Minazuki was one of six Mutsuki-class ships reconstructed in 1935–36, with their hulls strengthened, raked caps fitted to the funnels and shields to the torpedo mounts. In 1941–42, most of those ships were converted into fast transports with No. 2 and No. 3 guns removed. In addition, ten license-built 25 mm Type 96 light AA guns and at least two 13.2 mm Type 93 anti-aircraft machineguns were installed. The minesweeping gear was replaced by four depth charge throwers and the ships now carried a total of 36 depth charges. These changes reduced their speed to 34 kn and increased their displacement to 1913 LT at normal load. Three more 25 mm guns were added in 1942–43.

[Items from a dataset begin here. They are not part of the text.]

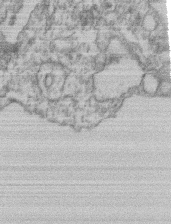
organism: Mouse
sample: T cell stromal cell synapse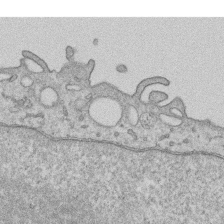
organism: Human
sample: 1205lu cells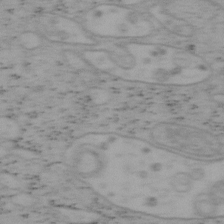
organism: Mouse
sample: OT-I killer T cells with ID8 ovarian cancer cells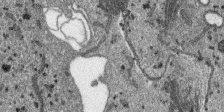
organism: Human
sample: Lung epithelial cells infected with SARS-CoV-2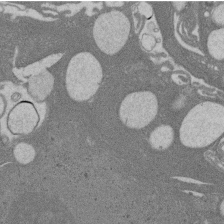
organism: Rat
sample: Salivary granule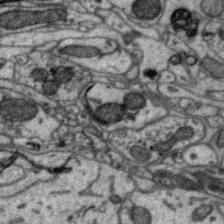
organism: Zebra finch
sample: Brain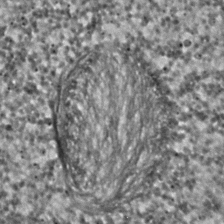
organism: C. elegans
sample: C. elegans embryo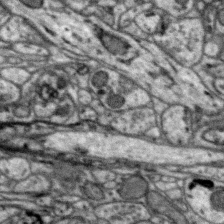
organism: Zebra finch
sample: Brain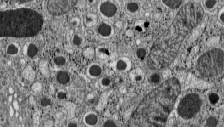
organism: C57BL Mouse
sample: Pancreatic islet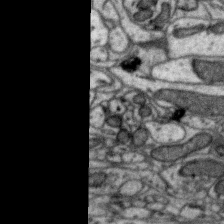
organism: Zebra finch
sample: Brain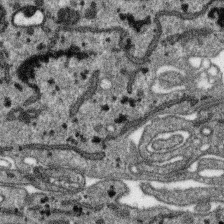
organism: Human
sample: Lung epithelial cells infected with SARS-CoV-2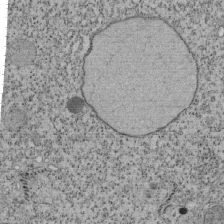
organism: Tetrahymena
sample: Cilia in tetrahymena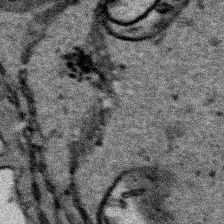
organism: Human
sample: Mitochondria in HCT116 cells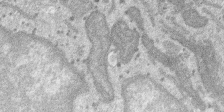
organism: Human
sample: Lung epithelial cells infected with SARS-CoV-2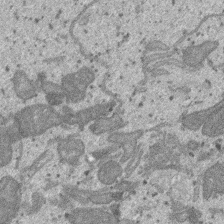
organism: Human
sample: Lung epithelial cells infected with SARS-CoV-2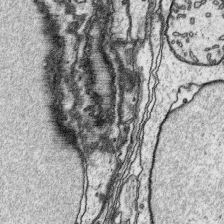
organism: Platynereis dumerilii
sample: Parapodia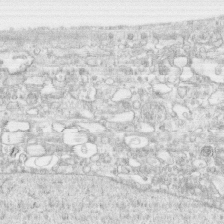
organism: Human
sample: CRL-1474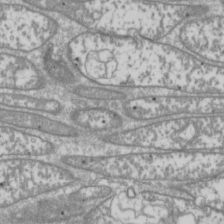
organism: Drosophila
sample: Cell division; meiosis; drosophila spermatocytes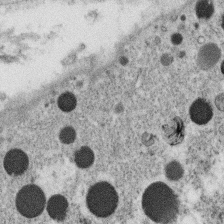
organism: C. elegans
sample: C. elegans oocyte; sperm cells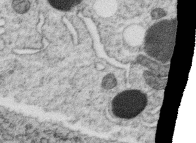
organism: C. elegans
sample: C. elegans oocyte; sperm cells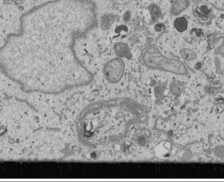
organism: Human
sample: Mitochondria in U2OS cells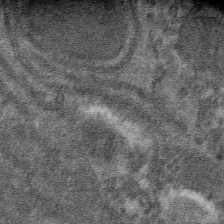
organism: Mouse
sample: Mouse hepatocytes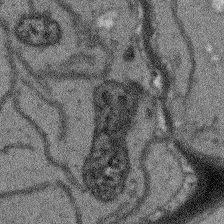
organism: Arabidopsis thaliana
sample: Root tip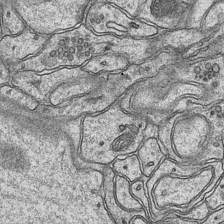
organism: Mouse
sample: CA1 Hippocampus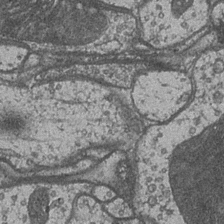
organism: Drosophila
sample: Optic medulla

==Construction and career==
Minazuki laid down by the Uraga Dock Company at its shipyard in Uraga on 24 March 1924, launched on 25 May 1926 and completed on 22 March 1927. Originally commissioned simply as Destroyer No. 28, the ship was assigned the name Minazuki on 1 August 1928.

===Pacific War===
At the time of the attack on Pearl Harbor on 7 December 1941, Minazuki was assigned to Destroyer Division 22 under Destroyer Squadron 5 of the 3rd Fleet. She sortied from the Mako Guard District in the Pescadores as part of the Japanese invasion force for Operation M (the invasion of the Philippines), during which time the destroyer helped screen landings of Japanese forces at Lingayen Gulf and at Aparri.

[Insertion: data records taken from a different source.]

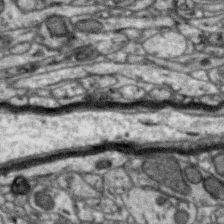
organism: Zebra finch
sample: Brain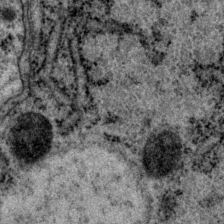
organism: P. pacificus
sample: Pharynx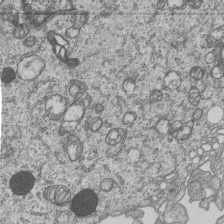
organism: Human
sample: MDA-MB-231 cells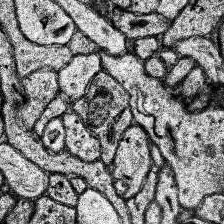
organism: Human
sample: Temporal Lobe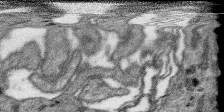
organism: Human
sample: Lung epithelial cells infected with SARS-CoV-2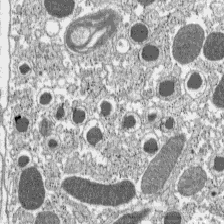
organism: C57BL Mouse
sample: Pancreatic islet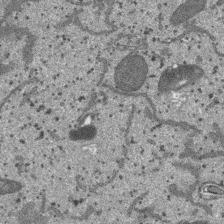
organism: Human
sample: Lung epithelial cells infected with SARS-CoV-2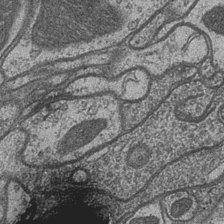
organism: Drosophila
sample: Optic medulla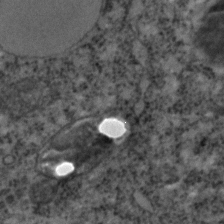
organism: C. elegans
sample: C. elegans embryo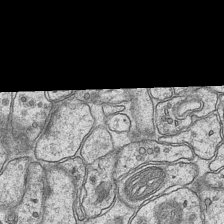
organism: Mouse
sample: CA1 Hippocampus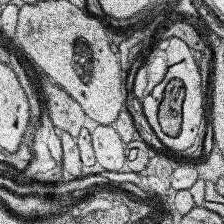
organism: Human
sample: Temporal Lobe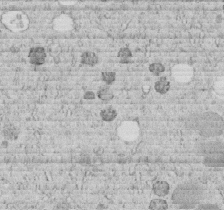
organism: C. elegans
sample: C. elegans embryo early stage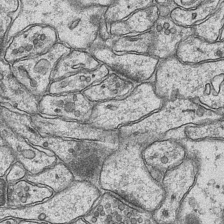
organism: Mouse
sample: CA1 Hippocampus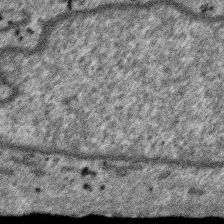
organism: Human
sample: Lung epithelial cells infected with SARS-CoV-2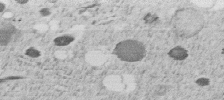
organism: C. elegans
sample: C. elegans embryo early stage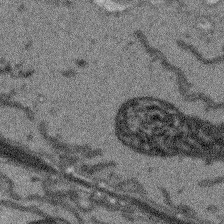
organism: Arabidopsis thaliana
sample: Root tip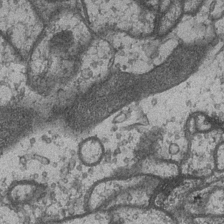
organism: Drosophila
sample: Optic medulla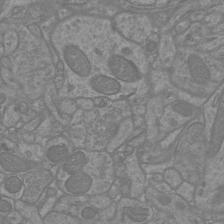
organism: Mouse
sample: Cortical neurons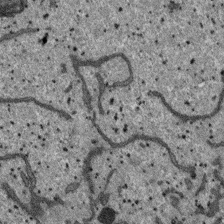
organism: Human
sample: Lung epithelial cells, uninfected (mock) control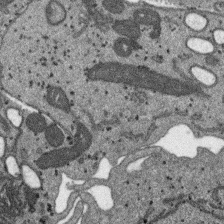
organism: Human
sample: Lung epithelial cells infected with SARS-CoV-2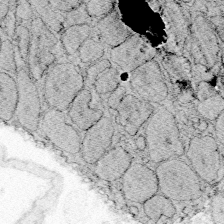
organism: Zebrafish
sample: Whole-Brain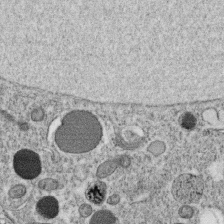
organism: C. elegans
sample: C. elegans oocyte; sperm cells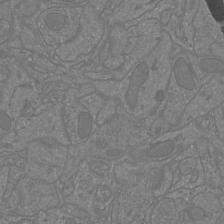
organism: Mouse
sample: Cortical neurons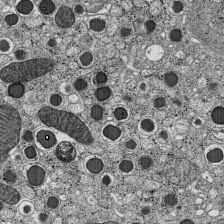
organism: C57BL Mouse
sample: Pancreatic islet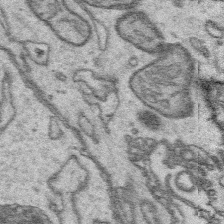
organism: Platynereis dumerilii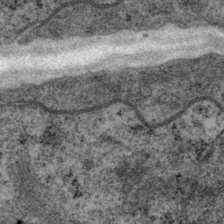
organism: P. pacificus
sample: Pharynx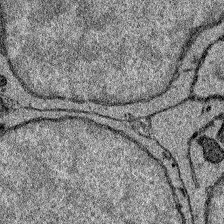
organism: Zebrafish
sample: Larval olfactory bulb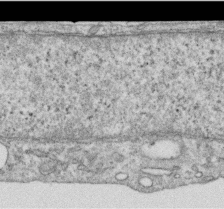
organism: Human
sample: Centriole in RPE cells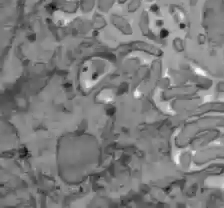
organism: C57BL Mouse
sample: Liver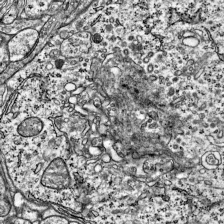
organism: Mouse
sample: Visual Cortex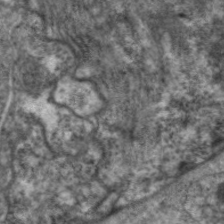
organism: C. elegans
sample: Pharynx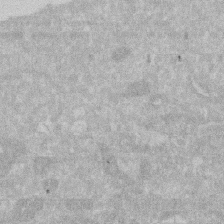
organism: Human
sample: HIV infected U937 cells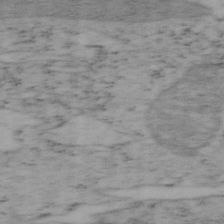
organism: Mouse
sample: OT-I killer T cells with ID8 ovarian cancer cells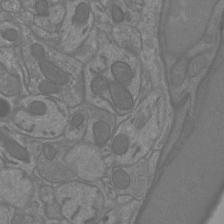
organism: Mouse
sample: Cortical neurons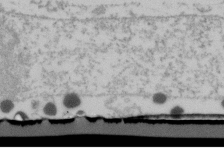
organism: Human
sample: U2-OS cells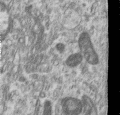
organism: Human
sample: Centriole in RPE cells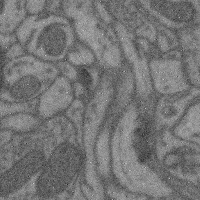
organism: Mouse
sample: Cerebral cortex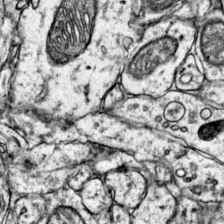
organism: Mouse
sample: Primary visual cortex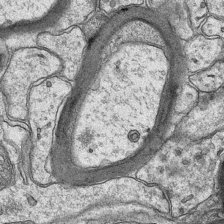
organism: Mouse
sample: CA1 Hippocampus

In early 1942, Minazuki was assigned to escorting troop convoys from French Indochina for Operation E (the invasion of Malaya) and Operation J (the invasion of Java, Netherlands East Indies), in February. From 10 March 1942 Minazuki was reassigned to the Southwest Area Fleet and escorted troop convoys from Singapore around the occupied Netherlands East Indies. She returned to Sasebo Naval Arsenal for repairs on 18 August, and rejoined the fleet on 4 October, continuing escort duties.

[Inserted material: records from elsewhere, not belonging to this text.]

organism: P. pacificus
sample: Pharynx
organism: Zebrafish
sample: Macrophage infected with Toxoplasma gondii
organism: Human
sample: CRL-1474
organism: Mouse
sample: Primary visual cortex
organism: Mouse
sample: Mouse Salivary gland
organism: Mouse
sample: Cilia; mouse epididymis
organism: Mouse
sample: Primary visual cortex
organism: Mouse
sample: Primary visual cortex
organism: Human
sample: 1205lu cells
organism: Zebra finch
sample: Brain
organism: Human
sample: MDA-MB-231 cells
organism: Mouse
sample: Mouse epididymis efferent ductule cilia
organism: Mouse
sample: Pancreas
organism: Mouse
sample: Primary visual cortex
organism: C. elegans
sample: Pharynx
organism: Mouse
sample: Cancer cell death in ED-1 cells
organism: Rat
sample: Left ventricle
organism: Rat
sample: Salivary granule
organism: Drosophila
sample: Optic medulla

Minazuki was assigned to the 8th Fleet at Rabaul on 25 February 1943, and for the remainder of the year was deployed on numerous "Tokyo Express" troop transport missions throughout the Solomons Islands. She landed troops during the Battle of Kolombangara (12 July), but did not see combat, and suffered minor damage from an air attack near Shortlands, which provided an excuse to withdraw to Kure Naval Arsenal from August through September for repairs. By 13 September, Minazuki was back at Rabaul, and from 28 September was evacuating Japanese troops from Kolombangara. During a second run on 2 October, Minazuki engaged three US destroyers, and was hit by three shells, all of which were duds. Damage caused by a near miss in an air raid temporary disabled her No. 1 and No. 2 guns on 12 October, but Minazuki continued to make "Tokyo Express" runs to Buka and Kavieng, New Ireland through the end of the year. On 4 November, Minazuki rescued 267 survivors of the damaged transport Kiyozumi Maru.

After repairs at the end of the year, Minazuki resumed "Tokyo Express" transport missions to Rabaul to the end of February, and was assigned patrols based out of Palau in March and April. From 1 May, Minazuki was reassigned to the Central Pacific Area Fleet. She escorted troop convoys from Yokosuka to Saipan in May.

On 6 June, after departing Tawitawi with a tanker convoy to Balikpapan on Borneo, Minazuki was torpedoed by the submarine off Tawitawi . The destroyer rescued 45 survivors, but Minazukis captain, Lieutenant Kieji Isobe, was not among them. The ship was struck from the Navy List on 10 August 1944.